In terms of configuration a glyph shape is defined as 'name=shape' where shape includes points and type (lines or circles). For the style object we need to store the name and shape as separate properties, which implies a difference from default config file handling (beyond the fact that we are required to handle user defined names anyway). When reading styles we will have to read the glyphs config first and store this data in the styles - the glyphs data will then be freed as it cannot be accessed from anywhere else due to existing data structure design.

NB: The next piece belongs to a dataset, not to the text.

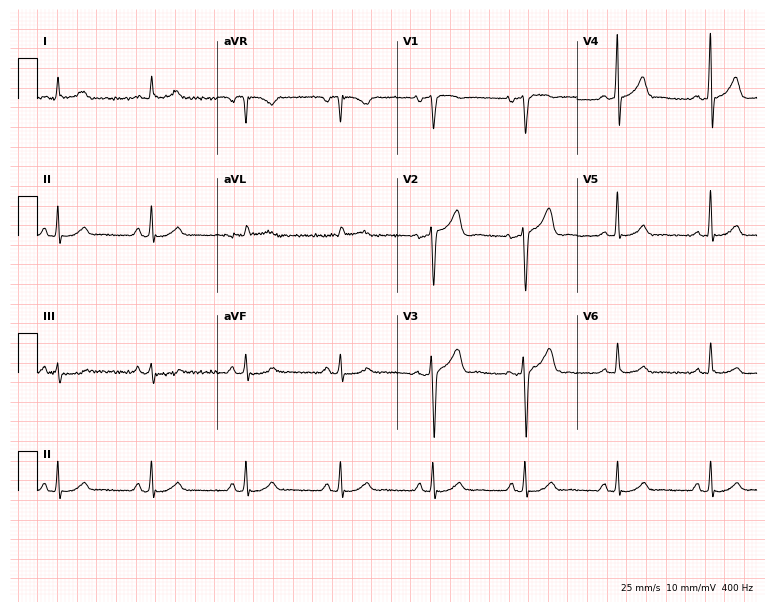
ECG — a 54-year-old man. Labelled as a normal ECG.

We wish to avoid continually interpreting text into a list of points and if so in the context of GObjects being used for canvas items with no external references we will have to copy the style's shape data structure as a G_PARAM_BOXED parameter. As glyph shapes must de defined in the main ZMap configuration file they could be stored as a hash table of structures globally in the view (like styles) but unfortunately by the time we get to display a glyph that data is not accessable. A CanvasItem has a feature pointer which has a style, and we are constrained to hold the reference there. We can convert the text to data in the style and provide an extra interface to extract this data and copy it to the Glyph canvas item. Doint this via a g_object_get call would require two interfaces to the same parameter and this can be provided at the cost of slowing down object copy functions if necessary. We can provide a C functions to extract the data structure directly, which will appear like other existing style access functions. This will not require any major re-organisation of existing data structures.
Although we can support different glyphs to 5' and 3' ends with current styles there is a need to support multiple sub-features.

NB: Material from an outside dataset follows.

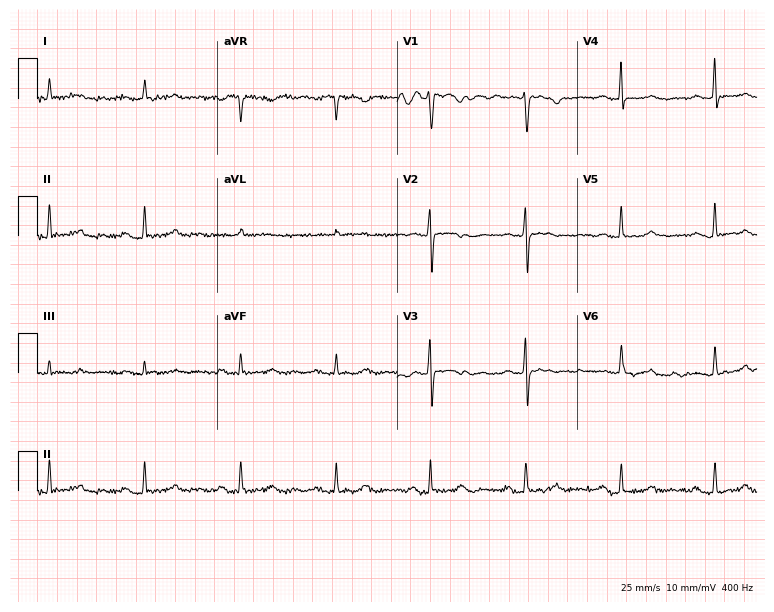
Resting 12-lead electrocardiogram (7.3-second recording at 400 Hz). Patient: a 79-year-old woman. None of these six findings is recorded: first-degree AV block, right bundle branch block, left bundle branch block, sinus bradycardia, atrial fibrillation, sinus tachycardia. Other findings, if any, are not listed.

Previous code has handled homology and concensus splice site glyphs to alignments by hard coding these. Splice sites were removed due to clutter and homology glyphs were made configurable by adding an explicit glyph to alignment styles. For alignments we can easily imaging needing three type of glyph to attach to features: a) incomplete homology markers b) non-concensus splice sites, c) poly A tails and it is not feasable to keep adding data to the styles, although the handling of these glyphs does need to be hard coded as it involves ZMap calculating where and whether or not to display them.
One obvious approach is to code glyphs using separate styles which allow the appearance to be configured but are only used as sub-features. Two simple ways to attatch these to feature (alignment) styles would be:
[align-xyz] mode-alignment sub-features = homology:red-triangles; splice: blue-diamond ;polyA: polyA-tail
[sub-features] homology = red-triangles splice = blue-diamond polyA = polyA-tail
Here it is necessary to follow existing practices.
When a column is created a list of styles which are necessary to display all the featuresets in the column is created and these are copied to a hash table in the container, and they can be looked up later by unique-id. When reading in a style's data the id quarks are stored in a short array in the style (sub_feature[]) which is indexed by a sub-feature enum. Sub features are all hard coded and we can predict how many there are.
When creating the column first a list of all styles needed is created by zmapWindowUtils.c/zmapWindowFeatureSetStyles() and this is later passed to zmapWindowContainerFeatureSet.c/zmapWindowContainerFeatureSetAugment which takes a copy of the actual styles data and stored this in a hash table in the container. zmapWindowFeatureSetStyles() has access to a global list of styles for the window, which may be a copy of the styles known to the view.
To add sub-feature styles to this table zmapWindowFeatureSetStyles() must find these for each style it adds to the list by looking up the id in the window's style table and add these to its list. As the id's are simple quarks the style config can be read in without any resource deadlocks; when the container hash table of styles is created all the relevant styles have already been created and are accessable.
A glyph item is a zmapWindowCanvasItem yet is created by a call to foo_canvas_item_new() which creates an object of the requested type. Sub feature glyphs are created in zmapWindowCollectionFeature.c/markMatchIfIncomplete() and also zMapWindowCollectionFeatureAddSpliceMarkers(). Gylph mode features get added as plain zmapWindowCanvasItems. Currently the only glyph mode features used are the splice marker triangles and there is some old #iffed out code in zmapWindowItemFactory.c/drawGlyphFeature() that uses the zMapDrawGlyph() function in zmapDraw.c; instead a plain canvas item is created.
ACEDB provides a GF_splice style which is defined as mode glyph and glyph_mode ZMAPSTYLE_GLYPH_SPLICE, and other than config code this glyph-mode is only referenced in zmapWindowBasicFeature.c/zmap_window_basic_feature_add_interval() where the RH triangles are hard coded. This function calls foo_canvas_item_new() asking for a ZMAP_TYPE_WINDOW_GLYPH_ITEM. This item type is only referenced once elsewhere in zmapWindowCanvasItem.c/zmap_window_canvas_item_set_colour(). However, in zmapWindowCollectionFeature.c there are three references to zMapWindowGlyphItemGetType() which is the same thing. So... it does appear that glyphs end up as the same things regardless of being features or sub-features and the existing code can simply be tweaked to use configured data.
zmapFeature.c/addFeatureModeCB() also sets mode glyph in any style called "Gf_Splice", although experiments reveal that this function (which is to patch up some ACEDB issues) does not appear to be called - this is according to some 'has modes' flag.
A new function (zMapWindowGlyphItemCreate()) will be provided by zmapWindowGlyphItem.c which will draw a glyph (via a foo_canvas_item_new() call) given its style and some context parameters.
So...
Note that to access the same data structure in zmapStyle.c and also zmapWindowGlyphItem.c we have to make this public and include zmapStyle.h in the glyph code, which makes it the only CanvasItem module including styles data.
Handling legacy styles data from ACEDB needs some thought (it used to be hard coded) and the following is proposed:
[ZMap] legacy_glyphs=true